» **What is required**:
For this task, copy all of the data below exactly and skip the pictures.

════════

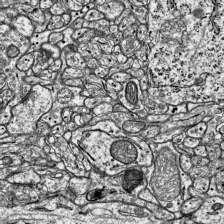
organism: Mouse
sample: Visual Cortex
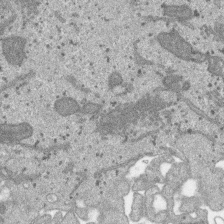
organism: Human
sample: Lung epithelial cells infected with SARS-CoV-2
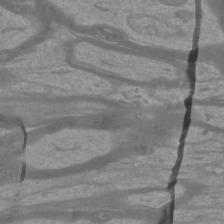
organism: Mouse
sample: Cortical neurons
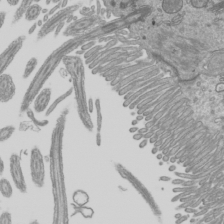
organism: Mouse
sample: Cilia; mouse epididymis
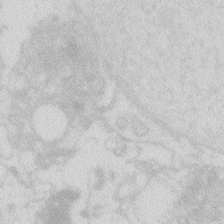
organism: Zebrafish
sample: Macrophage
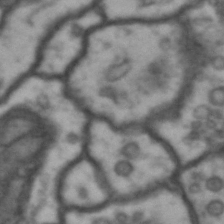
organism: Drosophila
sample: Brain
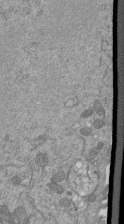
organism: Mouse
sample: ED-1 cell nuclei; centrioles
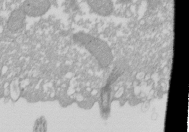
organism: Xenopus
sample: Cilia; centrioles in frog embryo cells
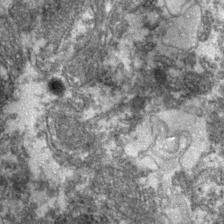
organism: Zebrafish
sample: Zebrafish embryo
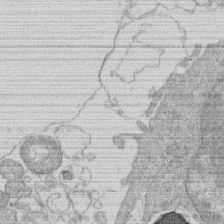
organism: Human
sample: Macrophage cells
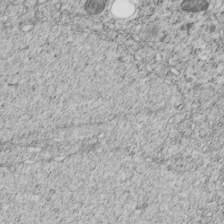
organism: C. elegans
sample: C. elegans embryo early stage
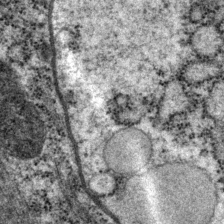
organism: P. pacificus
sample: Pharynx
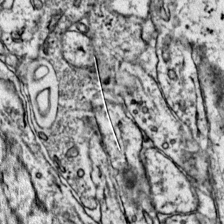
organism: Mouse
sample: Primary visual cortex
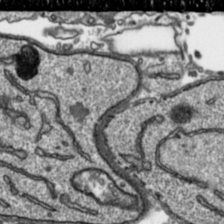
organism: Toxoplasma gondii
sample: Parasites in a vacuole inside a host cell
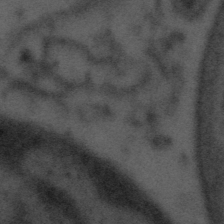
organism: Tuwongella immobilis
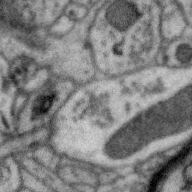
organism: Zebra finch
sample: Brain
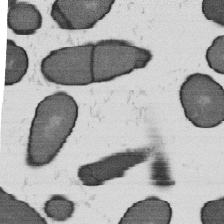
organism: B. subtilis
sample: Bacterial spore
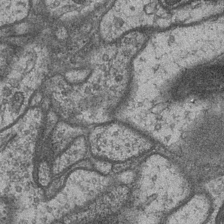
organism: Drosophila
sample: Optic medulla
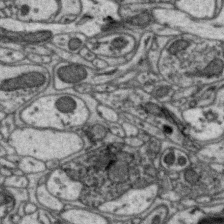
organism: Zebra finch
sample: Brain
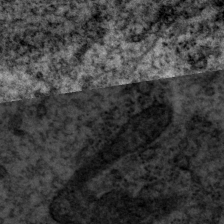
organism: P. pacificus
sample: Pharynx
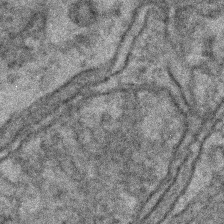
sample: Kidney
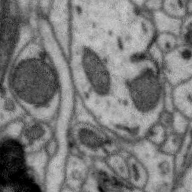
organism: Zebra finch
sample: Brain
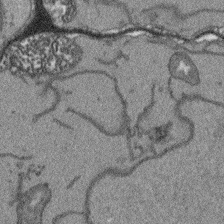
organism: Arabidopsis thaliana
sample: Root tip
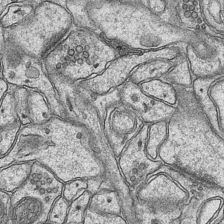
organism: Mouse
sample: CA1 Hippocampus
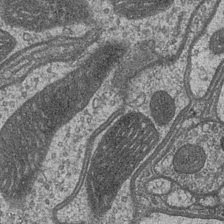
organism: Drosophila
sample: Optic medulla
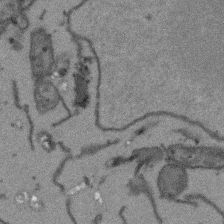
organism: Arabidopsis thaliana
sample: Root tip
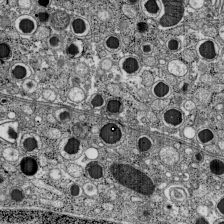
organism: C57BL Mouse
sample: Pancreatic islet
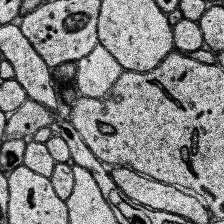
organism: Human
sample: Temporal Lobe
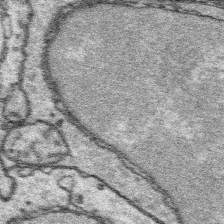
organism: Platynereis dumerilii
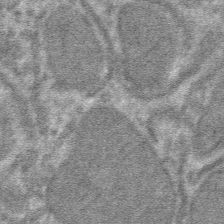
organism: Mouse
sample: Mouse hepatocytes
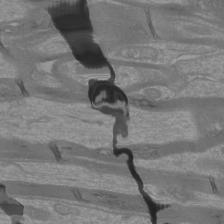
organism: Mouse
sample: Cortical neurons
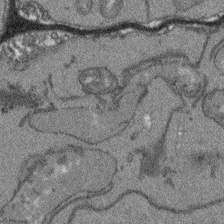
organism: Arabidopsis thaliana
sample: Root tip
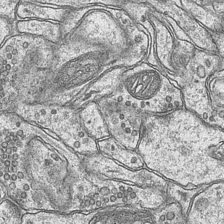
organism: Mouse
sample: CA1 Hippocampus
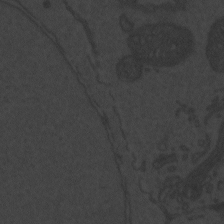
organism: Zebrafish
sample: Macrophage infected with Toxoplasma gondii
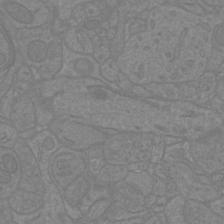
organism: Mouse
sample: Cortical neurons
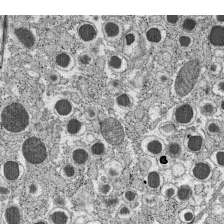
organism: C57BL Mouse
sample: Pancreatic islet
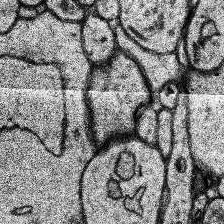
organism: Human
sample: Temporal Lobe
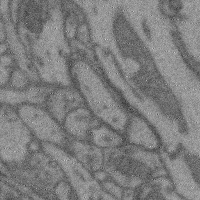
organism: Mouse
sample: Cerebral cortex
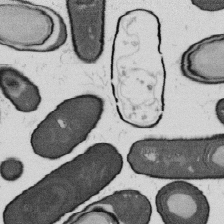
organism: B. subtilis
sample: Bacterial spore
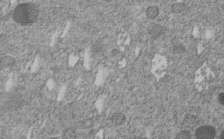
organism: C. elegans
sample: C. elegans embryo early stage
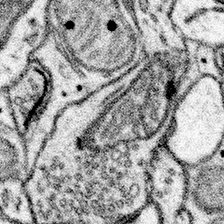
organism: Mouse
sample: Somatosensory cortex neuropil
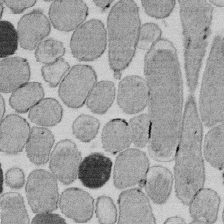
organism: E. coli
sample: Bacterial nucleoid
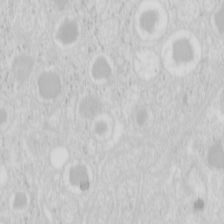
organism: Mouse
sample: Pancreas
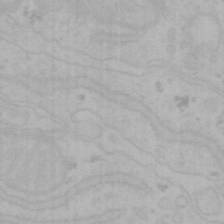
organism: Mouse
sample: Choroid plexus
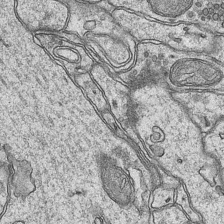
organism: Mouse
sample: CA1 Hippocampus
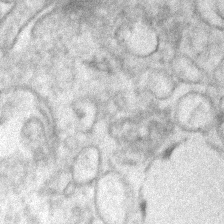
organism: Human
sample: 1205lu cells
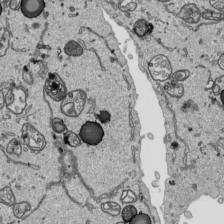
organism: Human
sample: Mitochondria in HCT116 cells
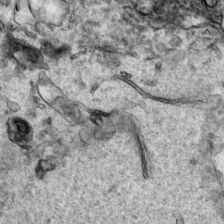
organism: Human
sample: Mitochondria in HCT116 cells
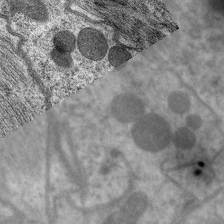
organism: C. elegans
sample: Pharynx
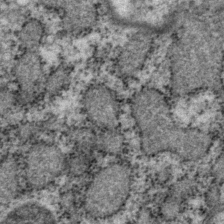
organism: P. pacificus
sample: Pharynx
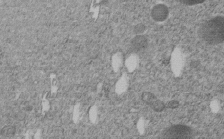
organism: C. elegans
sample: C. elegans embryo early stage
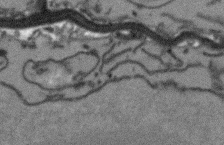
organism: Arabidopsis thaliana
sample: Root tip
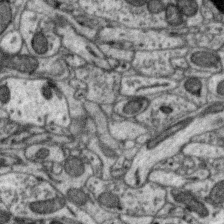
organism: Zebra finch
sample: Brain
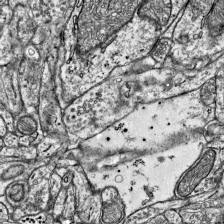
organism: Mouse
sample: Visual Cortex
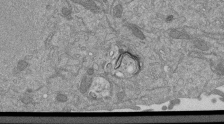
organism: Mouse
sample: ED-1 cell nuclei; centrioles
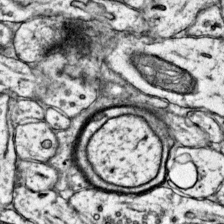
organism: Mouse
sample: Primary visual cortex
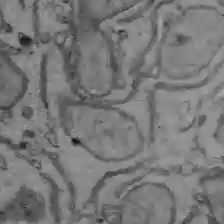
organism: C57BL Mouse
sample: Liver

════════

» **The answer**:
organism: Mouse
sample: Visual Cortex
organism: Human
sample: Lung epithelial cells infected with SARS-CoV-2
organism: Mouse
sample: Cortical neurons
organism: Mouse
sample: Cilia; mouse epididymis
organism: Zebrafish
sample: Macrophage
organism: Drosophila
sample: Brain
organism: Mouse
sample: ED-1 cell nuclei; centrioles
organism: Xenopus
sample: Cilia; centrioles in frog embryo cells
organism: Zebrafish
sample: Zebrafish embryo
organism: Human
sample: Macrophage cells
organism: C. elegans
sample: C. elegans embryo early stage
organism: P. pacificus
sample: Pharynx
organism: Mouse
sample: Primary visual cortex
organism: Toxoplasma gondii
sample: Parasites in a vacuole inside a host cell
organism: Tuwongella immobilis
organism: Zebra finch
sample: Brain
organism: B. subtilis
sample: Bacterial spore
organism: Drosophila
sample: Optic medulla
organism: Zebra finch
sample: Brain
organism: P. pacificus
sample: Pharynx
sample: Kidney
organism: Zebra finch
sample: Brain
organism: Arabidopsis thaliana
sample: Root tip
organism: Mouse
sample: CA1 Hippocampus
organism: Drosophila
sample: Optic medulla
organism: Arabidopsis thaliana
sample: Root tip
organism: C57BL Mouse
sample: Pancreatic islet
organism: Human
sample: Temporal Lobe
organism: Platynereis dumerilii
organism: Mouse
sample: Mouse hepatocytes
organism: Mouse
sample: Cortical neurons
organism: Arabidopsis thaliana
sample: Root tip
organism: Mouse
sample: CA1 Hippocampus
organism: Zebrafish
sample: Macrophage infected with Toxoplasma gondii
organism: Mouse
sample: Cortical neurons
organism: C57BL Mouse
sample: Pancreatic islet
organism: Human
sample: Temporal Lobe
organism: Mouse
sample: Cerebral cortex
organism: B. subtilis
sample: Bacterial spore
organism: C. elegans
sample: C. elegans embryo early stage
organism: Mouse
sample: Somatosensory cortex neuropil
organism: E. coli
sample: Bacterial nucleoid
organism: Mouse
sample: Pancreas
organism: Mouse
sample: Choroid plexus
organism: Mouse
sample: CA1 Hippocampus
organism: Human
sample: 1205lu cells
organism: Human
sample: Mitochondria in HCT116 cells
organism: Human
sample: Mitochondria in HCT116 cells
organism: C. elegans
sample: Pharynx
organism: P. pacificus
sample: Pharynx
organism: C. elegans
sample: C. elegans embryo early stage
organism: Arabidopsis thaliana
sample: Root tip
organism: Zebra finch
sample: Brain
organism: Mouse
sample: Visual Cortex
organism: Mouse
sample: ED-1 cell nuclei; centrioles
organism: Mouse
sample: Primary visual cortex
organism: C57BL Mouse
sample: Liver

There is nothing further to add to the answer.